Last night, while enjoying lasagna brought to us by our dear friends Roy and Susan Garcia, Lauren and I and our eight children watched the No. 1 movie on IMDb right now, Disney’s Encanto.
All but our youngest son Andrew and our eldest sons Josiah and Eli had seen the movie already. But everyone was eager to watch it for either the first or second time, and no complaints were to be heard by any at the end.
As critical as I have been of Disney animated fare in recent years, I really have no major complaints with this film, though I do have some caveats.

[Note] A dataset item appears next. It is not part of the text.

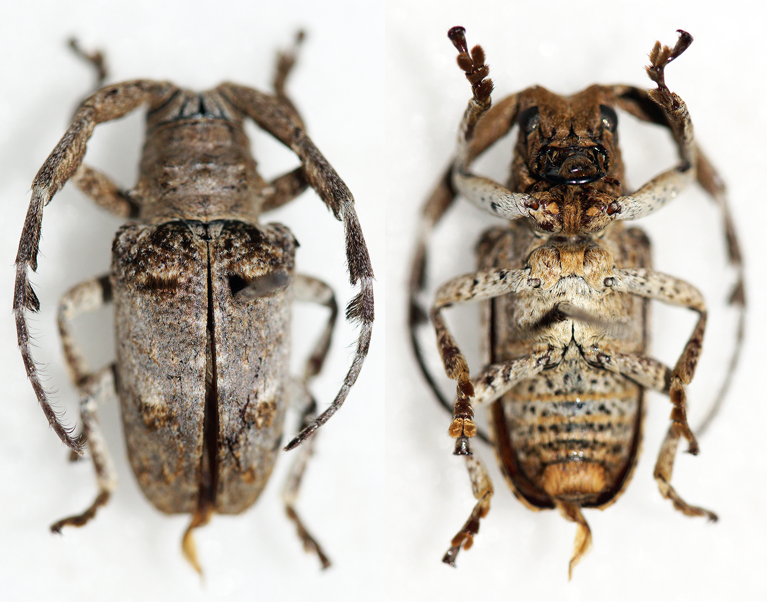 Audinet-Serville,1835 Sex: ? Data: 16-05-11 - Lliuli - Mbinga District - Ruvuma Region - Tanzania Size: 12.5mm
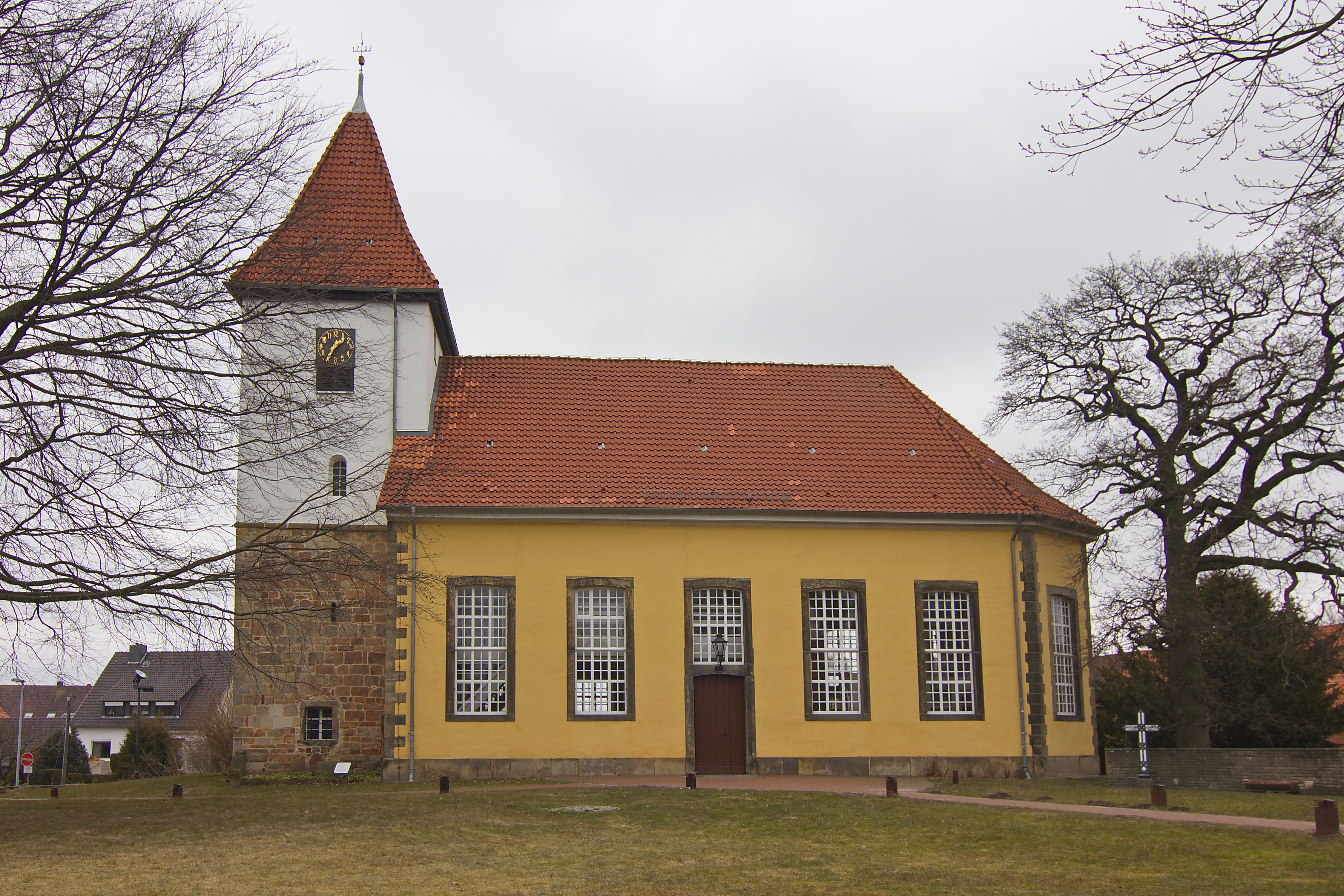 Dreieinigkeitskirche in Kirchwehren (Seelze)

But on the whole, I think Encanto may just be a new favorite as it tackles some weighty issues where family dynamics are concerned while at the same time being lively, fun, colorful, and entertaining.
Addressing the Cracks in the Walls
Those familiar with my reflections on Walt Disney animated films will know how I have often keyed in on the absence of one or both parents in so many of them. If both mother and father are in the story, they have somehow been sidelined or else serve as opposition figures who need to be proven wrong or overcome.
Just so, I like that there are fathers and husbands in Encanto’s family. I like that Maribel feels like she can talk to both her mom and dad about what she’s going through. And I like that they try to give her helpful advice and encouragement, even when such does not carry her the whole way as far as she needs to get.
So also, Maribel comes into conflict with her Abuela – a strong conservative Columbian grandmother who keeps a stiff upper lip and tolerates nothing which might weaken or threaten her home and family. And she argues with her sister Isabela who can do no wrong. But they talk it through and work it out. And that too is good to see.
Then we come to the figure of Bruno – Maribel’s long-lost uncle who had the ability to see the future. We don’t talk about Bruno. But as it turns out, when the family and townspeople can’t help themselves now that Maribel has brought him up, their complaints about the mysterious figure sound rather irrational and unfair.
Conflict Resolution and Managing Expectations
Everyone feels like Bruno was causing bad things to happen by virtue of predicting that they would. Of course, that’s not the way such things work unless we’re talking about self-fulfilling prophecies which come true in our obsessive efforts to prevent them.
And lo and behold, we do have some self-fulfilling prophecies here, but not so much where Bruno is concerned as where Abuela’s tight reins on the family have even the most gifted members close to nervous breakdowns under the overwhelming pressure to be strong and perfect.
The moral of the story? We need to talk about Bruno. And family is very important. But avoiding talking about family problems doesn’t mean those problems cease to exist or else work themselves out on their own when swept under the rug.
Also, if you really think about it, husbands and fathers are a crucial part of healthy families. And when absent or passive, undue burdens are put on women which they shouldn’t be asked to bear.
At least that’s what I took away from Encanto.